Less than 10% of a lap length (or 5% on any side of support) may not offer complete structural continuity and may also have local failures that are not taken into account by this method. As a result, they must be regarded as outside the purview of this handbook.
- Purlin Cleats
Most circumstances, including lapped Z purlins, call for single cleats. Double cleats play when successive purlins (often unlapped) are butted together. Double cleats may also be employed in applications with a high reaction load to reduce bolt strains. The complete details, in this case, would require further consideration.
- Purlin Spacing
Purlin sections automatically assume the pitch of the roof they are supporting. Purlin spacing typically requires careful planning, as it should match the nodal pattern of the supporting trusses. To avoid applying additional bending and shearing pressures to the truss members, purlins should be positioned at the nodes of trusses rather than directly on the members. Furthermore, since we typically assume pinned connections, such secondary stresses cannot be identified if the manual analysis is used to evaluate a truss loaded in this way.

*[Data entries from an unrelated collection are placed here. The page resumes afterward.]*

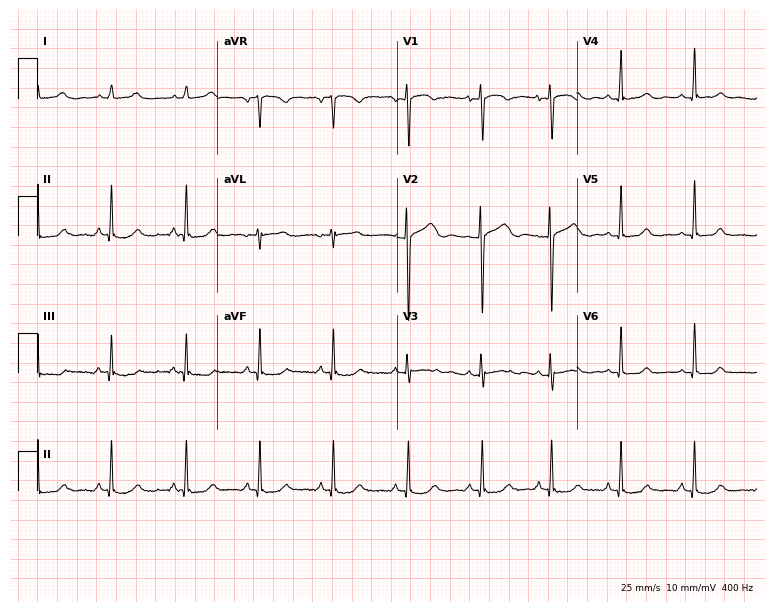
12-lead ECG (7.3-second recording at 400 Hz) from a 32-year-old female. Labelled as a normal ECG.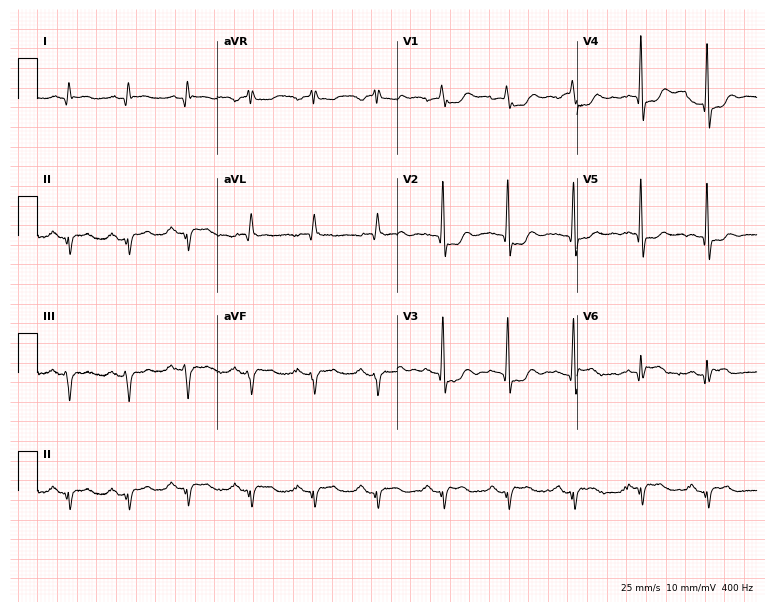
Resting 12-lead electrocardiogram. Patient: a male, 85 years old. None of these six findings is recorded: first-degree AV block, right bundle branch block, left bundle branch block, sinus bradycardia, atrial fibrillation, sinus tachycardia. Only these six findings were labelled.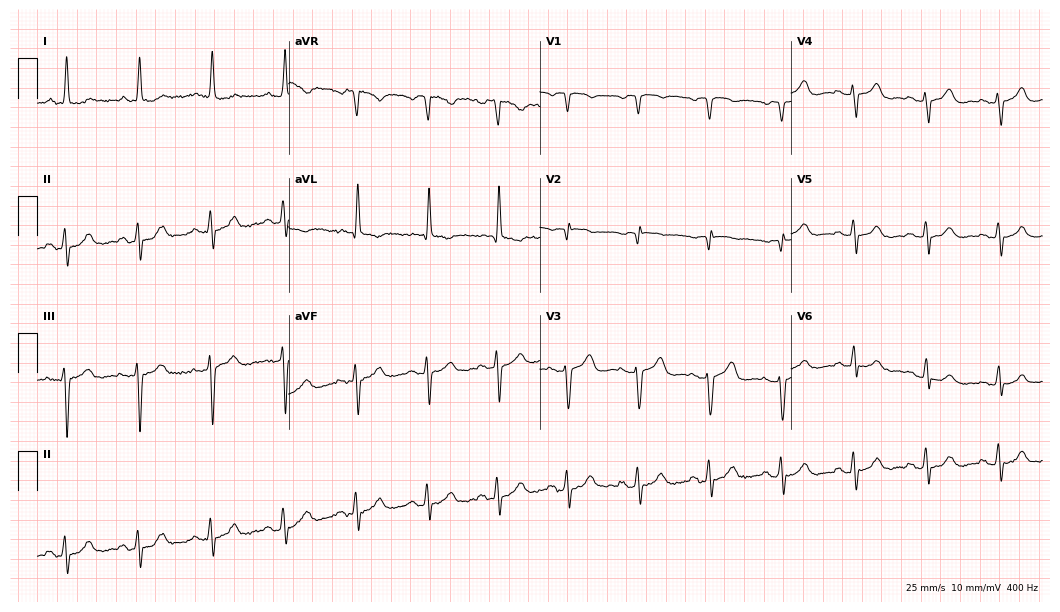
Electrocardiogram, a 70-year-old female patient. Of the six screened findings (first-degree AV block, right bundle branch block (RBBB), left bundle branch block (LBBB), sinus bradycardia, atrial fibrillation (AF), sinus tachycardia), none is recorded. Other findings, if any, are not listed.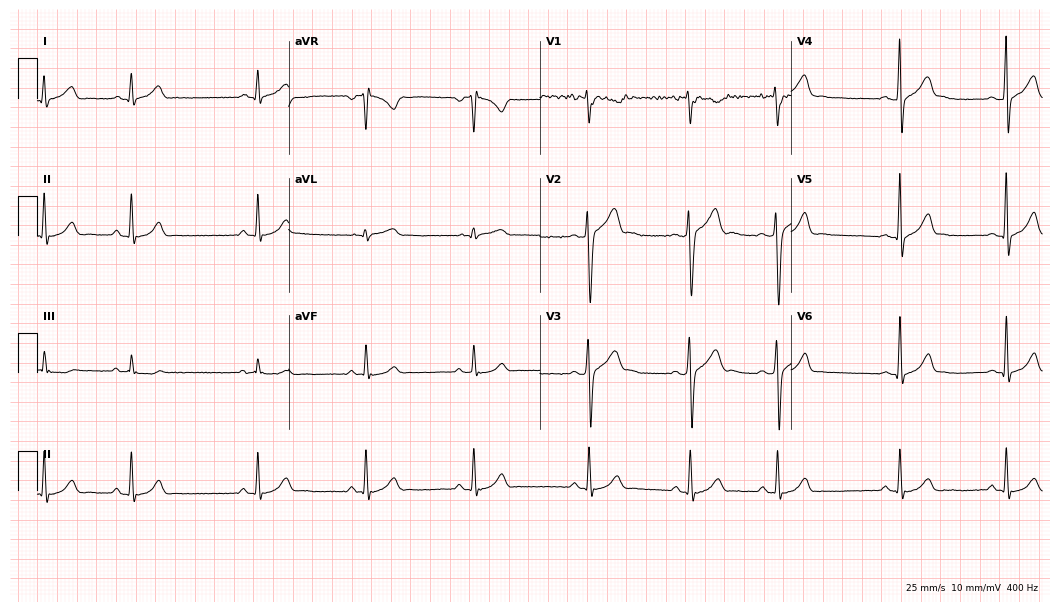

They often offer advantages like lightweight, high strength and stiffness, ease of fabrication and installation, ease of shipping and transportation, etc., compared to bulkier hot-rolled shapes. The purlin connection may be butted or sleeved depending on the chosen building method.
Single spans with staggered sleeves and butts, single/double spans with staggered sleeves, double span butt joint systems, and single-span butt joint systems are the different layout options. The length of the sections that are widely available on the market, the necessity to prevent wasting offcuts, the weight and span of the roof, how the rafters are arranged, and other factors can all influence the choice of arrangement to be used. The roof designer must therefore make a complete plan. However, because of their ease of use and the tradition of using shorter roof spans, single and double-span butt joint systems are the most common in Nigeria. They are less effective structurally than sleeve connections, though.
- Purlin Bridging
When installing roof and wall sheeting, bridging prevents purlins from rotating. Due to this, it is advised to limit bridging (or bridging to cleat) spacing to a maximum of 20 x purlin depth and a maximum of 4000. Failure to do so may result in fastenings that are out of alignment, putting additional strain on the fasteners and roof sheeting. During construction, excessive purlin rotation may present a safety risk. As a result, it is recommended that each purlin span use at least one row of bridging. Extreme spam/bridging configurations are displayed to the left or above the red line. However, the stated values are valid for structural reasons in cases where sheeting is successfully put outside this suggestion.
- Purlin Installation
Under metal roofs, purlins are laid horizontally. A felt underlayment or vapor barrier is placed on top of them after they are installed on top of the roof rafters. 2 by 4-foot purlins are installed similarly to metal roofing. They offer the roof additional stability and a nailing surface for the drip edge and end panels.
- Purlin Laps
As seen below, purlin laps must be fastened in the upper web hole and the bottom flange hole at both ends of the lap. Complete structural continuity is not provided by bolting simply in the web of lapped purlins, and excessive loads may be exerted on roofing screws that pierce both purlins inside a lapped zone.